Following on from our review of Jacob Agar’s incredible rendition of ‘Avinu Malkeinu’, we asked him a few questions to further explain about the song, and what it means for him to sing.
Thank you for speaking with us Jacob. We’re very moved by your rendition of ‘Avinu Malkeinu’. My reading tells me it translates into English as “Our Father, Our King”, and is a prayer recited during The Ten Days Of Repentance. Could you please tell us something more about it?
Yes definitely. Avinu Malkeinu is a prayer that is recited during the High Holiday season, during Rosh Hashanah (the New Year) and Yom Kippur (the holiest day, the Day of Atonement). In this prayer, we ask that God may forgive us for all our mistakes, failings, inequities and wrongdoings, and allow us to start anew in the new year, with a clean slate. We ask, that the new year is a good and positive one, one that brings us new opportunities to grow and do good in the world.
The music video was shot at Beth Sholom Congregation, in Elkins Park, Pennsylvania, where you are a Cantor. How long have you been singing? Do you feel it’s your calling?

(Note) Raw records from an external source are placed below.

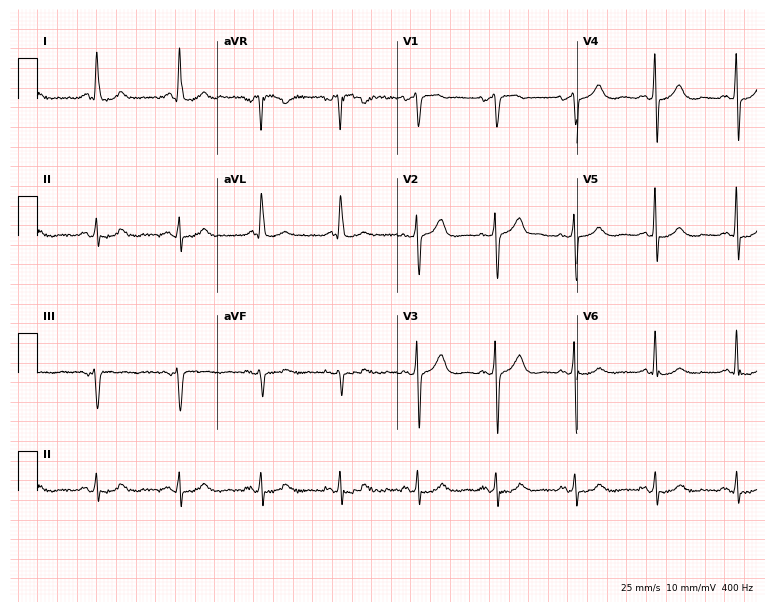
Electrocardiogram (7.3-second recording at 400 Hz), a female, 65 years old. Of the six screened findings (first-degree AV block, right bundle branch block (RBBB), left bundle branch block (LBBB), sinus bradycardia, atrial fibrillation (AF), sinus tachycardia), none is recorded.
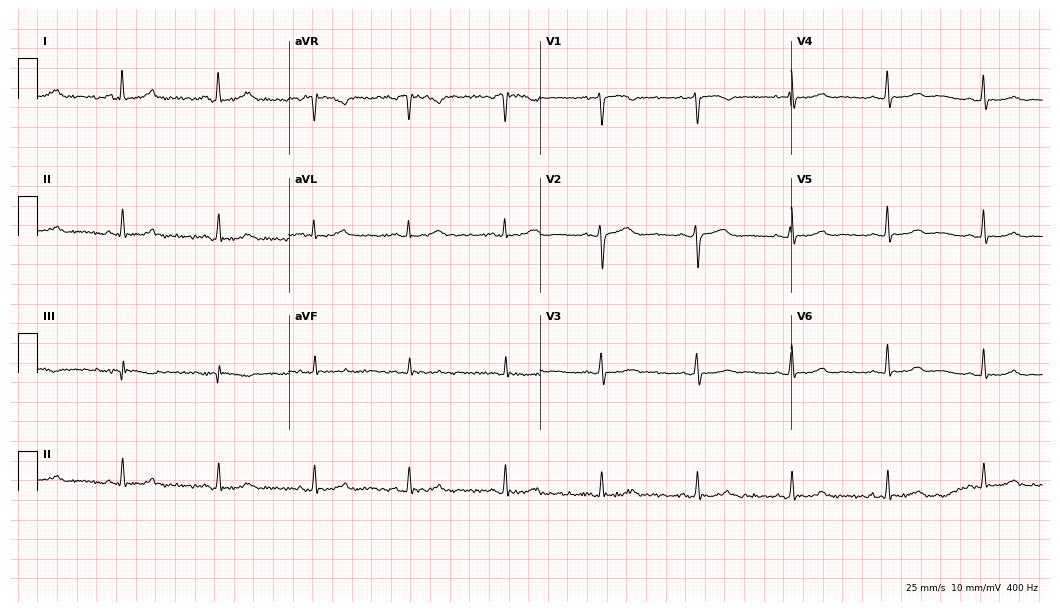
Resting 12-lead electrocardiogram. Patient: a female, 45 years old. Read as a normal ECG.
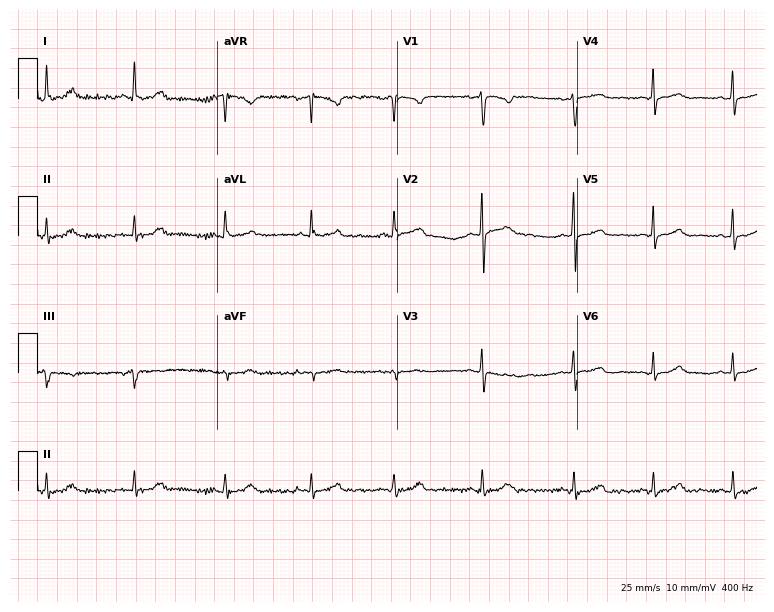
Resting 12-lead electrocardiogram (7.3-second recording at 400 Hz). Patient: a 28-year-old female. None of these six findings is recorded: first-degree AV block, right bundle branch block, left bundle branch block, sinus bradycardia, atrial fibrillation, sinus tachycardia.
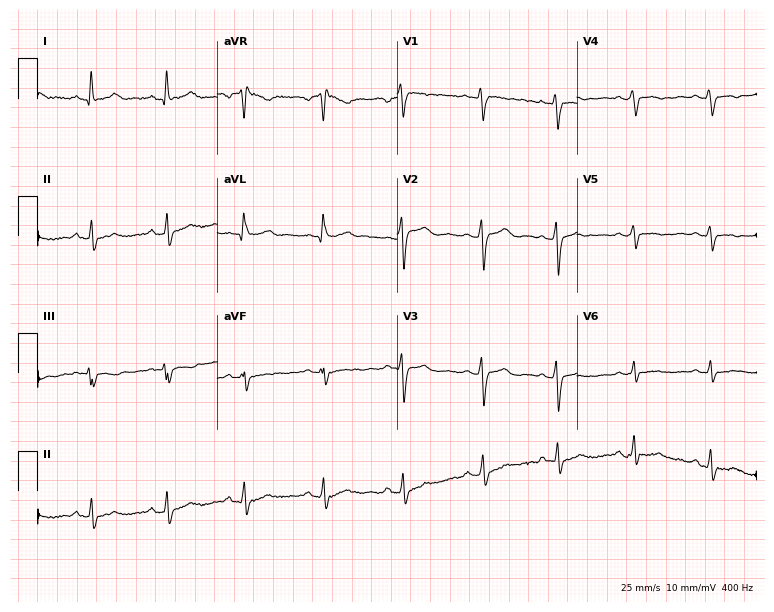
12-lead ECG from a 39-year-old female. Screened for six findings — first-degree AV block, right bundle branch block, left bundle branch block, sinus bradycardia, atrial fibrillation, sinus tachycardia — none is recorded.
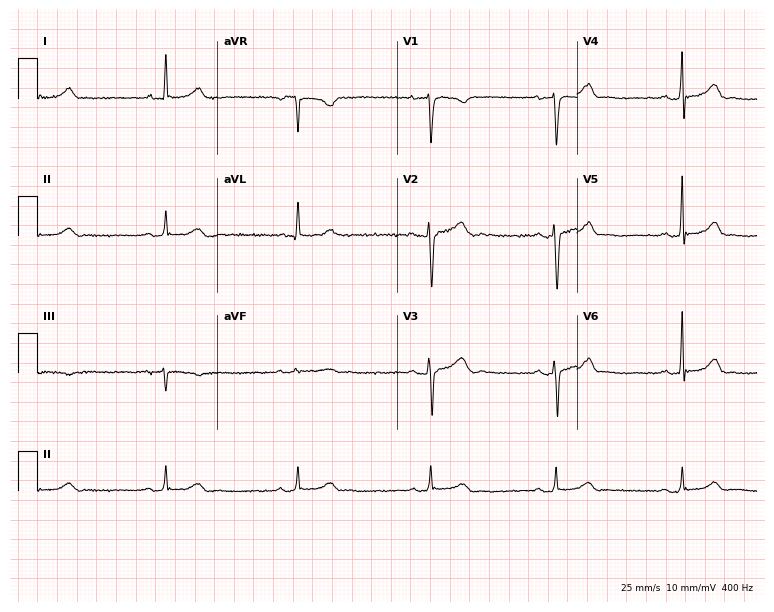
ECG — a 32-year-old male. Findings include sinus bradycardia (a sinus rate of 50 beats per minute or less).
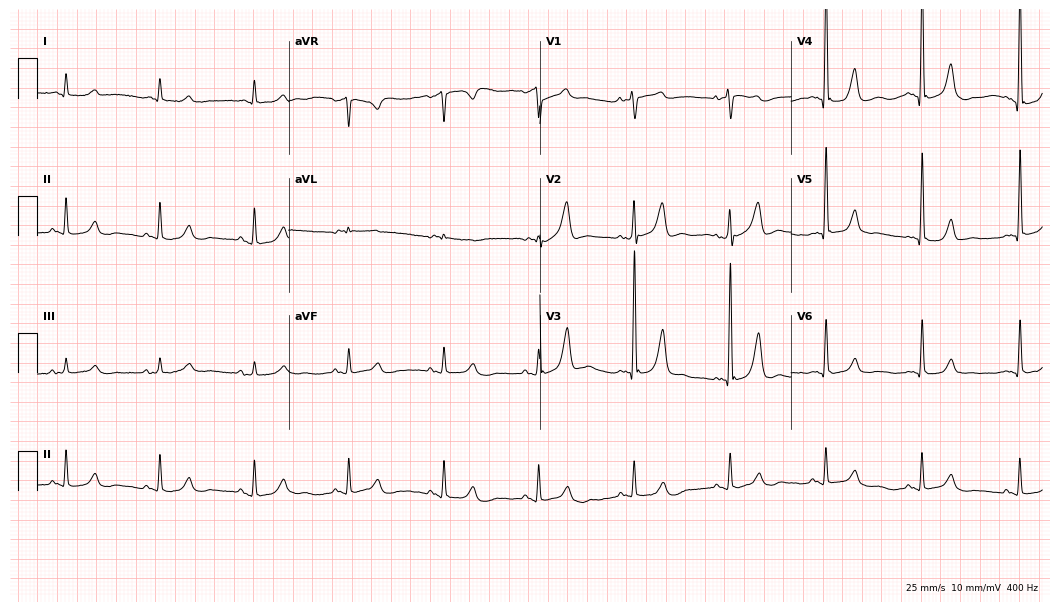
Resting 12-lead electrocardiogram. Patient: a male, 74 years old. None of these six findings is recorded: first-degree AV block, right bundle branch block, left bundle branch block, sinus bradycardia, atrial fibrillation, sinus tachycardia.
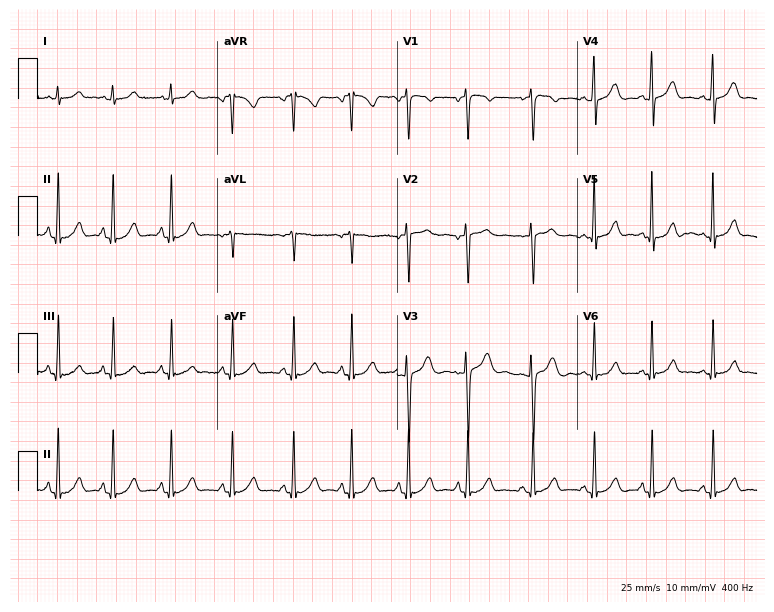
Resting 12-lead electrocardiogram. Patient: a female, 17 years old. Read as a normal ECG.
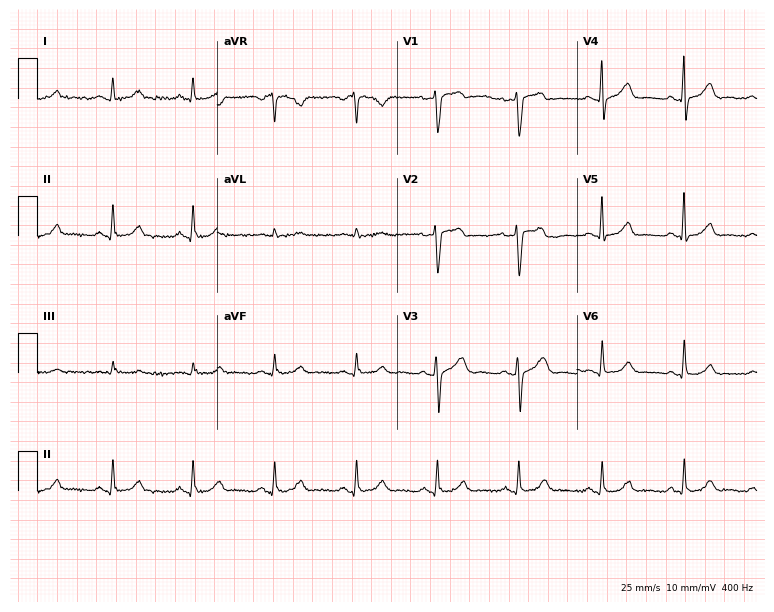
12-lead ECG from a 47-year-old female. Labelled as a normal ECG.
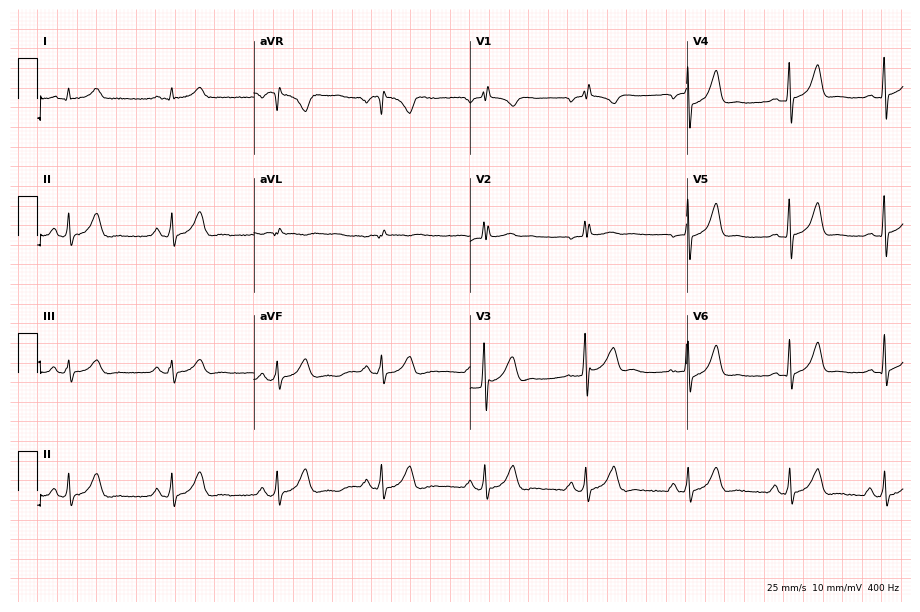
12-lead ECG (8.8-second recording at 400 Hz) from a 53-year-old man. Screened for six findings — first-degree AV block, right bundle branch block, left bundle branch block, sinus bradycardia, atrial fibrillation, sinus tachycardia — none is recorded. Only these six findings were labelled.
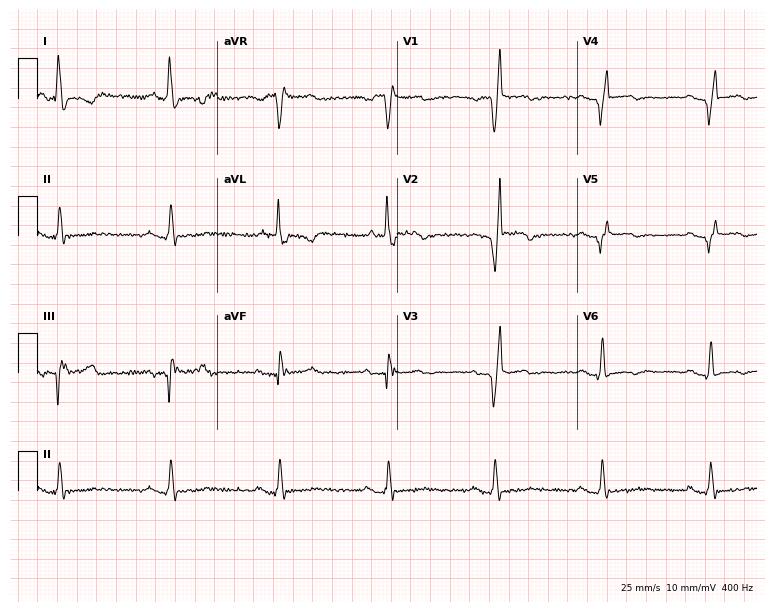
Standard 12-lead ECG recorded from a male, 64 years old. None of these six findings is recorded: first-degree AV block, right bundle branch block, left bundle branch block, sinus bradycardia, atrial fibrillation, sinus tachycardia.
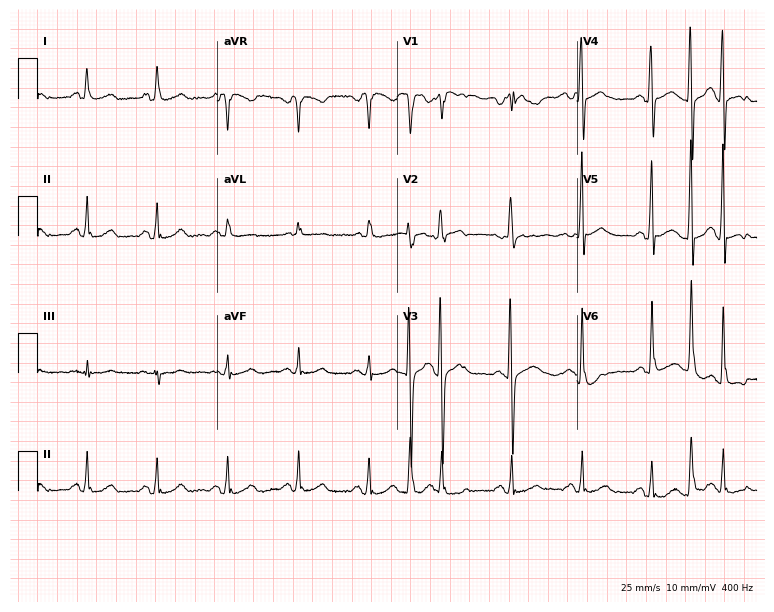
Standard 12-lead ECG recorded from a woman, 62 years old (7.3-second recording at 400 Hz). None of these six findings is recorded: first-degree AV block, right bundle branch block (RBBB), left bundle branch block (LBBB), sinus bradycardia, atrial fibrillation (AF), sinus tachycardia. Only these six findings were labelled.
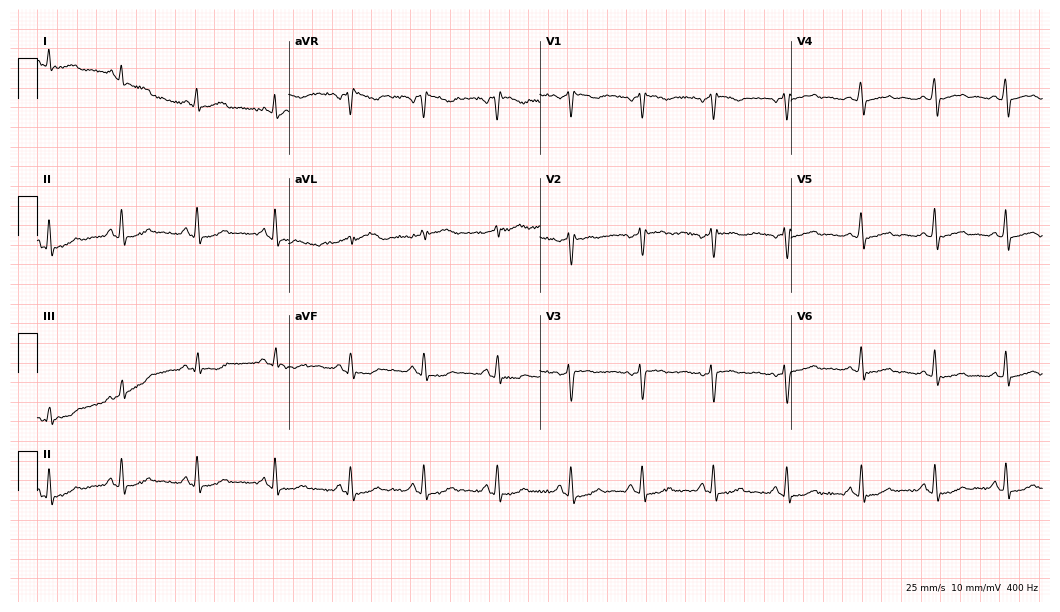
12-lead ECG from a 38-year-old woman. Screened for six findings — first-degree AV block, right bundle branch block (RBBB), left bundle branch block (LBBB), sinus bradycardia, atrial fibrillation (AF), sinus tachycardia — none is recorded. Only these six findings were labelled.
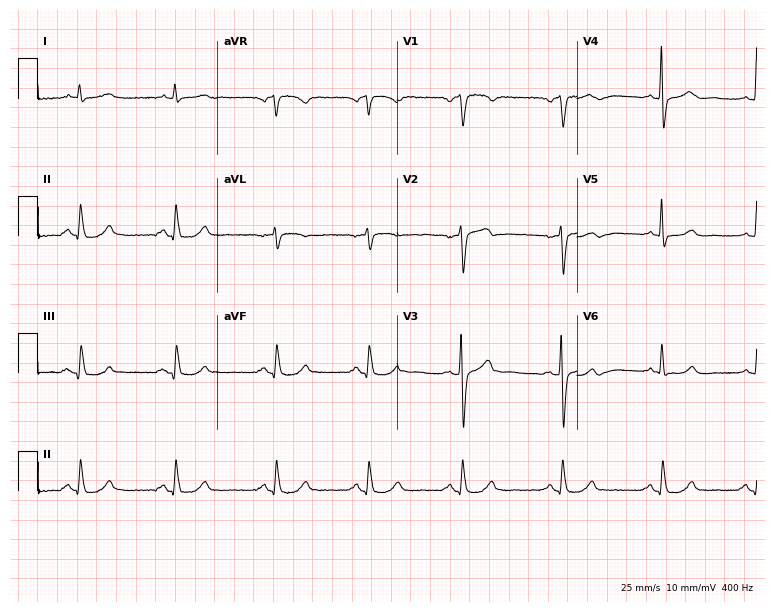
ECG (7.3-second recording at 400 Hz) — a 61-year-old male. Labelled as a normal ECG.
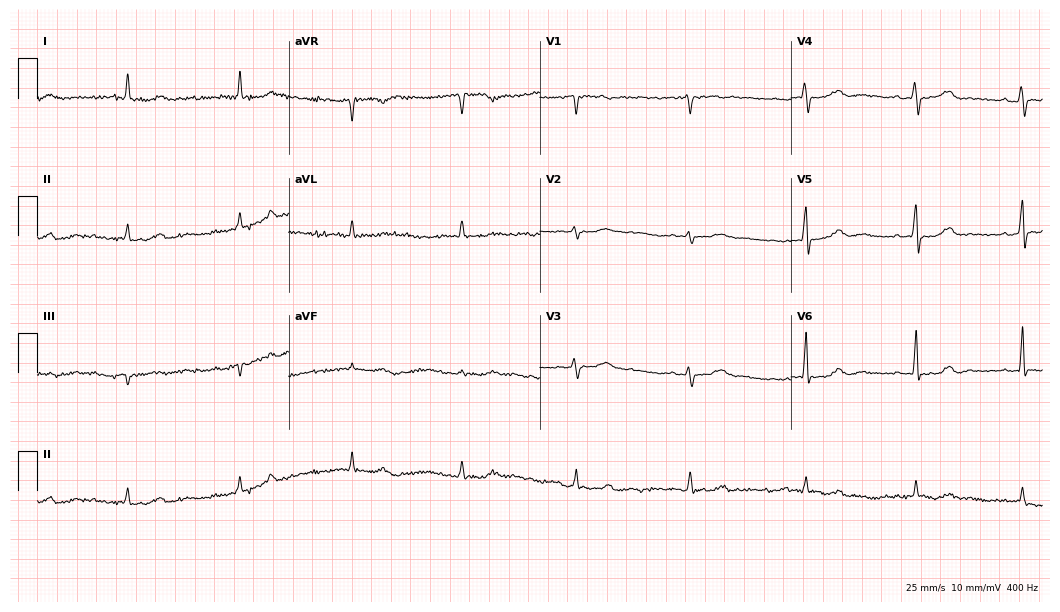
Electrocardiogram, a 66-year-old woman. Interpretation includes sinus bradycardia (a sinus rate of 50 beats per minute or less).

That’s correct. It is the only synagogue in the world that was designed by Frank Lloyd Wright, and it is a National Historical Landmark. It’s an absolutely incredible and inspiring spiritual space. I have been singing since I was 15. I initially formed a rock band with my best friend in high school, and then I started taking singing lessons which led me to fall in love with opera and classical singing. I do feel that being a Cantor, a singer and musician is my calling, and I absolutely love it.
Your rendition of ‘Avinu Malkeinu’ is a modern arrangement without losing any of the solemnity of the prayer. Who made the arrangement?
This rendition is actually my own arrangement of Max Janowski’s classic composition and setting from 1967. I wanted to accent the drama and intensity of this piece, and also modernize while keeping it sounding timeless and solemn.
What inspires you to sing? Who or what inspires you most in your daily life and why?
Singing and music are to me a means of self-expression and a way of relating to others. Uplifting and moving people through music and the arts, allowing them to experience a feeling of transcendence, which I myself experience when I listen to music, is what inspires me most. Music and the arts in general have the power to heal, to meet someone in the depth of their emotions and to bring them back strength, raise them up and help them grow. This is what inspires me to create music on a daily basis.
What’s next for Jacob Agar?
Well, I am releasing an album called Genesis in a few months. In addition to Avinu Malkeinu, this album will contain songs in all sorts of styles and languages – Italian, French, Hebrew, English, Spanish and Ladino. Some of the songs will be my versions of famous songs, such as Lucio Dalla’s Caruso and Jacque Brel’s Ne me quitte pas, and others will be original compositions that I wrote.
Outside of this album, I am also creating new musical services at Beth Sholom Congregation, where on a weekly basis we have the liturgy set to a different genre of music, such as Jazz, Flamenco, Rock, Middle Eastern, Blues, Contemplative, etc..
What question do you wish someone would ask you in an interview, but nobody ever does? And what is the answer to that question?
What are your biggest musical influences? I grew up surrounded by all kinds of very different music. My mom exposed me and my sister to opera, classical music, Italian and French contemporary music, Flamenco, jazz, old Soviet music. My father exposed us to classic rock, film soundtracks, middle eastern music and all sorts of other ethnic music.
Growing up with this huge mix of styles strongly influenced the music I create today and is directly coming into play on my first album. On this album I am blending aspects of all these styles to create a new, unique sound.